Bird Flu Is Quietly Getting Scarier

The Atlantic Perhaps it’s time to talk about an H5N1 pandemic. Up until last Friday afternoon, a total of 13 people in the United States had officially come down this year with avian influenza H5, also known as bird flu. A subtype of that virus, a potential pandemic pathogen called H5N1, has for months been circulating in our dairy herds, and has already killed tens of millions of birds here. The 13 human cases through last Friday were generally mild, and more important, they were all clearly linked to sickened cows or poultry. When I checked in with bird-flu experts in July, they told me that this fact was crucial. The red flag for a crisis would come only, they said, if and when the virus started showing signs of spreading from person to person.

Then came Case 14. According to the week’s-end update from the CDC, at least one more person has now been infected with an H5 virus, and this time, the patient, who is in Missouri, isn’t known to have been exposed to any ailing farm animal. In other words, the harbinger of a broader, deadly crisis may just have ratcheted a little further up the flagpole.

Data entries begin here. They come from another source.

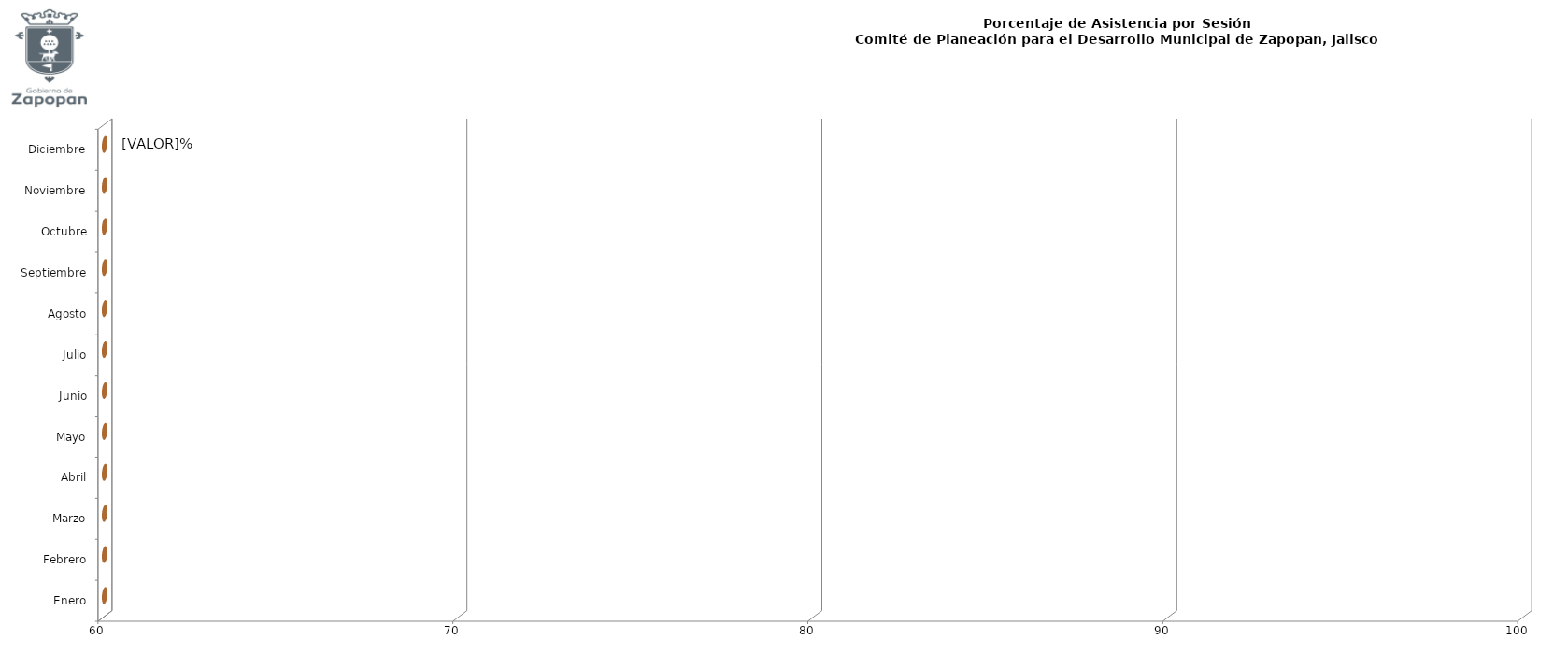
| Category | Series 0 |
|---|---|
| Enero | 0 |
| Febrero | 0 |
| Marzo | 0 |
| Abril | 0 |
| Mayo | 0 |
| Junio | 0 |
| Julio | 0 |
| Agosto | 0 |
| Septiembre | 0 |
| Octubre | 0 |
| Noviembre | 0 |
| Diciembre | 0 |

Whatever state of danger this implies, the CDC’s report didn’t get much play. Although the case was covered by major news outlets, it competed for attention through the weekend with stories on the war in Gaza, another ghastly high-school shooting, and tonight’s presidential debate, among many other pressing matters. When I told my husband, a historian, about the new infection, he was nonplussed. After I explained the implications—possible human-to-human transmission?!—he conceded that it “seemed bad,” then continued eating dinner. The next night, at a wedding party in a crowded bar in Brooklyn, I tried again: Was anybody else feeling spooked? No one was aware of any updates from Missouri, nor did they seem to care that much when I described the details. This is where we are with bird flu at the moment: The awkward space between watchful waiting and all-out panic mode. The risks may still be minimal, but the stakes are very high—and each new piece of information seems to make the situation only a bit less stable than it was before. Yet it’s hard to keep a solid grasp on what it means and whether it’s important.